Segment Start: Record set

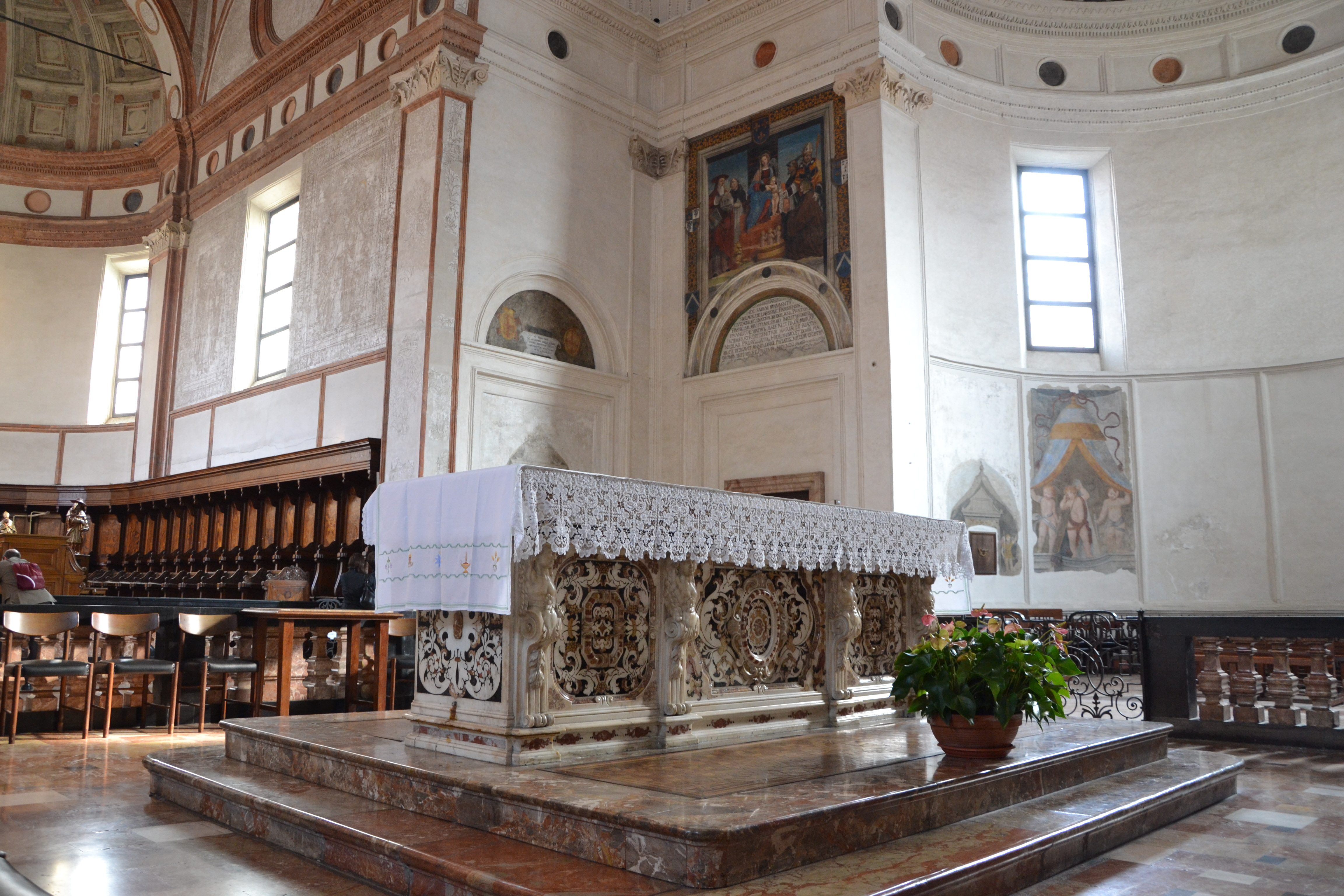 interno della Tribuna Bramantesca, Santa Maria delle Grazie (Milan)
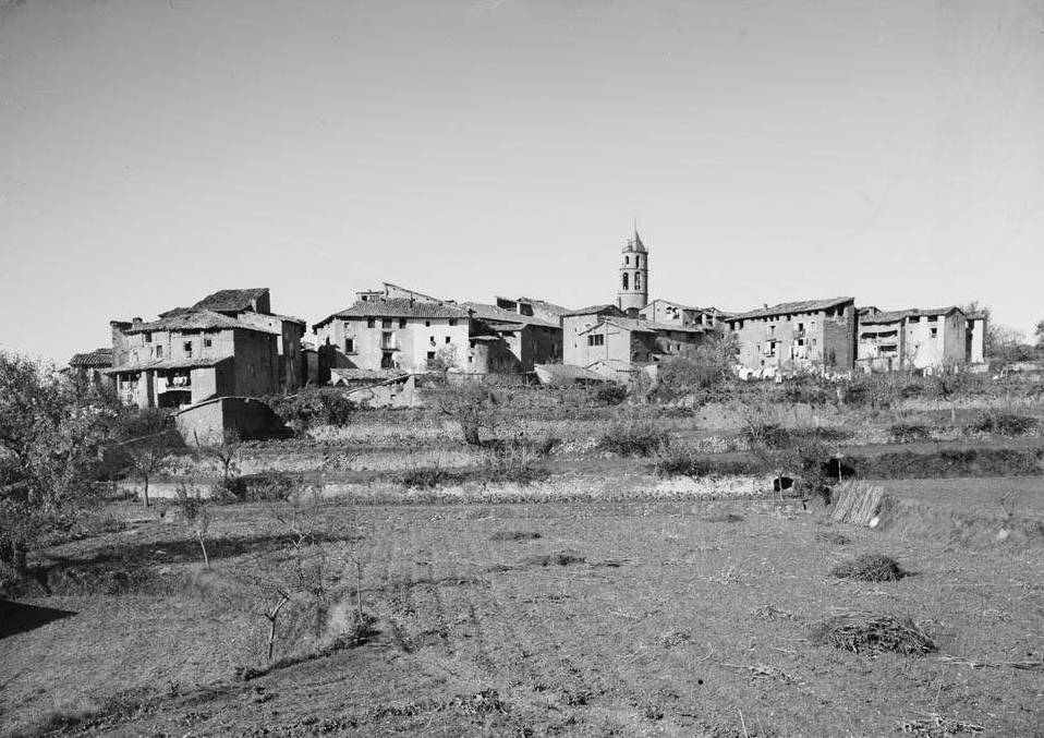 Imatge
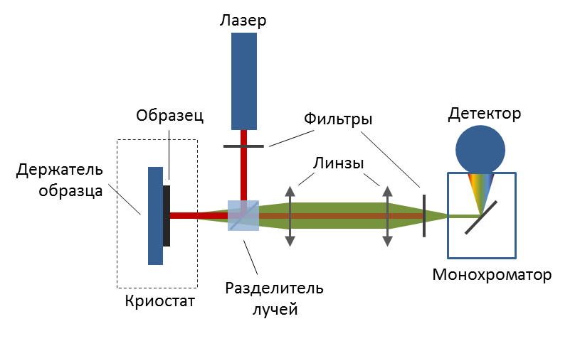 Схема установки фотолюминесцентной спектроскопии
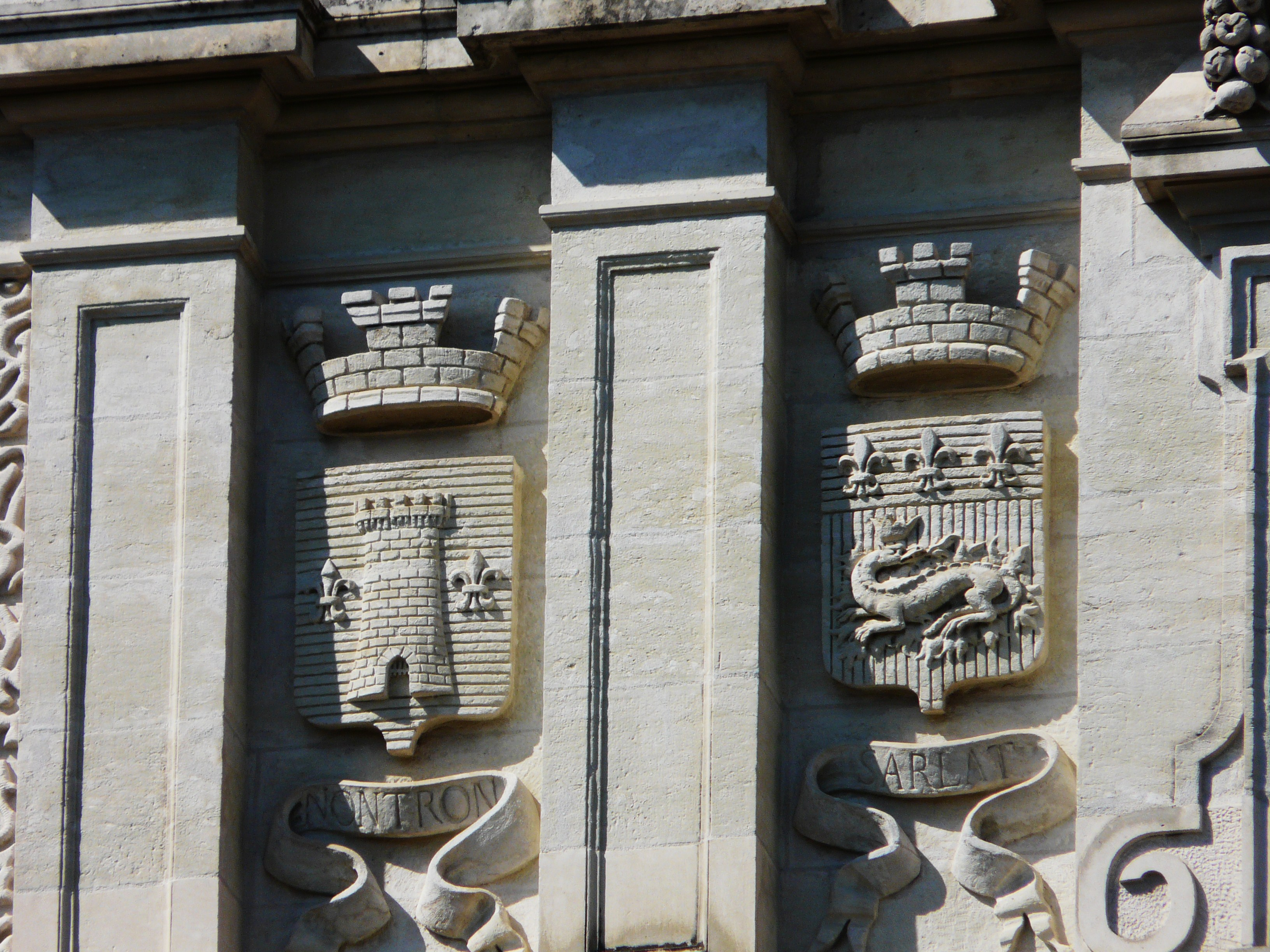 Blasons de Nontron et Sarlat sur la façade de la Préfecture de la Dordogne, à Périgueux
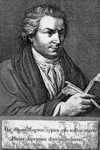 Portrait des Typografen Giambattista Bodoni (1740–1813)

Segment End: Record set
Segment Start: Record set

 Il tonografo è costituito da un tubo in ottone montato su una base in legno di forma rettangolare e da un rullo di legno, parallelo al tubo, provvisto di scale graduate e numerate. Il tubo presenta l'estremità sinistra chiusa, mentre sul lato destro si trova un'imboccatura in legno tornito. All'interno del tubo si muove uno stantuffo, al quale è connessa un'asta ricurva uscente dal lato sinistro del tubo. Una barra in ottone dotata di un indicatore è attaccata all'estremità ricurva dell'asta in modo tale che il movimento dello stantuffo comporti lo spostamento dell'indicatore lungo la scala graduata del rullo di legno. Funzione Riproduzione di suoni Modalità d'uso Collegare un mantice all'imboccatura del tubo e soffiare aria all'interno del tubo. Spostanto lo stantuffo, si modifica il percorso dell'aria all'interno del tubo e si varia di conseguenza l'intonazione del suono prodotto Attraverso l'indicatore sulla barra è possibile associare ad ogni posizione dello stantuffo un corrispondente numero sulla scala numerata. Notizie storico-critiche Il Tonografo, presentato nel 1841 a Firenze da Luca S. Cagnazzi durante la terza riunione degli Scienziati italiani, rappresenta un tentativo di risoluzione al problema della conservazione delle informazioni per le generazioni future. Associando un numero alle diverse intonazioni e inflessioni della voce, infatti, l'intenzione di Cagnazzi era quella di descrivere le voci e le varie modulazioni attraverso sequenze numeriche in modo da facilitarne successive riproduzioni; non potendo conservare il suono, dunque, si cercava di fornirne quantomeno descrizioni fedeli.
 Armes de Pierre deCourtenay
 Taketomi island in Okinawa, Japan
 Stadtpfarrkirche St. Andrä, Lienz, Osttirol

Segment End: Record set

=== Task item ===
Copy only what lies between the line with "interno della Tribuna" and the line with "Portrait des Typografen", those two lines included, exactly as given above; pictures stay out.

=== Answer for this exercise ===
 interno della Tribuna Bramantesca, Santa Maria delle Grazie (Milan)
 Imatge
 Схема установки фотолюминесцентной спектроскопии
 Blasons de Nontron et Sarlat sur la façade de la Préfecture de la Dordogne, à Périgueux
 Portrait des Typografen Giambattista Bodoni (1740–1813)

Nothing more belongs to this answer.